Likewise, they reiterated their rejection of “the continued aggression of the Israeli occupation forces against the Palestinian people”, as well as the rejection of “the forced displacement operations” that Israel “seeks to implement” in the Gaza Strip, while they recalled ” the importance of adhering to international humanitarian law.

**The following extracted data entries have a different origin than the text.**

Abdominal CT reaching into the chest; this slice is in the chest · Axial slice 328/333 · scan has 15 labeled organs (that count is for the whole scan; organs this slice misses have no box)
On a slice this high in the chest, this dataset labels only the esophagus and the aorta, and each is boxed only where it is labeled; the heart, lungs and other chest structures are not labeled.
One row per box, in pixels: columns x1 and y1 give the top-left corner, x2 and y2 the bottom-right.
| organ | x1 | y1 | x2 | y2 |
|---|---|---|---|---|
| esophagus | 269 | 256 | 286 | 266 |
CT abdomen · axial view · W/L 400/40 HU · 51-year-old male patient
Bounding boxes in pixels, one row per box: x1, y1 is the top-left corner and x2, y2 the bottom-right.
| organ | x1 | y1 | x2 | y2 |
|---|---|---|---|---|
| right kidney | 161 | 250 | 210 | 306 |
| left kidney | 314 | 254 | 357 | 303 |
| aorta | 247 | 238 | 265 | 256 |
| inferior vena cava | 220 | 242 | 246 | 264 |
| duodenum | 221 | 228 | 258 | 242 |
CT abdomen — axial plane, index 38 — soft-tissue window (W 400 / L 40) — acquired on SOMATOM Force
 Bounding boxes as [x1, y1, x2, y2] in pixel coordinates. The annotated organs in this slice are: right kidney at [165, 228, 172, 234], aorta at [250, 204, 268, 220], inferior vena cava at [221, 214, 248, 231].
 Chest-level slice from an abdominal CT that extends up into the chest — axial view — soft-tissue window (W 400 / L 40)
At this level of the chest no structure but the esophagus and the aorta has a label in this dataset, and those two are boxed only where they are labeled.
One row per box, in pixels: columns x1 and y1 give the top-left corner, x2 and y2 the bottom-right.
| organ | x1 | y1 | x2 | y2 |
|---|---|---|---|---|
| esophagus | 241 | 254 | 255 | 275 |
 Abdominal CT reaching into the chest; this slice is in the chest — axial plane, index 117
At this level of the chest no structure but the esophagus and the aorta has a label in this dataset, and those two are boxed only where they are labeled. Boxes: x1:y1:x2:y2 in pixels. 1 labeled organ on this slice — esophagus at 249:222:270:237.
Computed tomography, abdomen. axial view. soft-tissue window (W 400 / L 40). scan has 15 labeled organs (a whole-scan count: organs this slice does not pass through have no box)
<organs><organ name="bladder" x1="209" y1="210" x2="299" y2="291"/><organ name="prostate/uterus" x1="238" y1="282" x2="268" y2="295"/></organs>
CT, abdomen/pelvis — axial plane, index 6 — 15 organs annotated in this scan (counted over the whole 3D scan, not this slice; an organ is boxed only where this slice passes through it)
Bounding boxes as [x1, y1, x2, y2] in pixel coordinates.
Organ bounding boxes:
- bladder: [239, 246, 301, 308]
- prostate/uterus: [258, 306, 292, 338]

For his part, the Secretary General of the Arab League, Ahmed Abulgueit, thanked the 97 countries that sponsored the resolution and the 13 members of the Security Council for “believing in respect for international law.”

“Unfortunately, the Security Council was prevented from adopting the correct political and moral stance to stop this insane aggression,” Abulgueit said on X (formerly Twitter).

It is the second time since the Gaza war began that the United States has vetoed a resolution along these lines – it did so on October 18 -, thus aligning itself with Israel, which argues that this ceasefire would help Hamas to rearm and maintain captive the 138 hostages in the Strip.

This last vote was at the request of the UN Secretary General, António Guterres, who this week resorted to an exceptional mechanism of the organization’s founding charter, article 99, which enables him to request the intervention of the Council in cases of serious threats to peace and security in the world.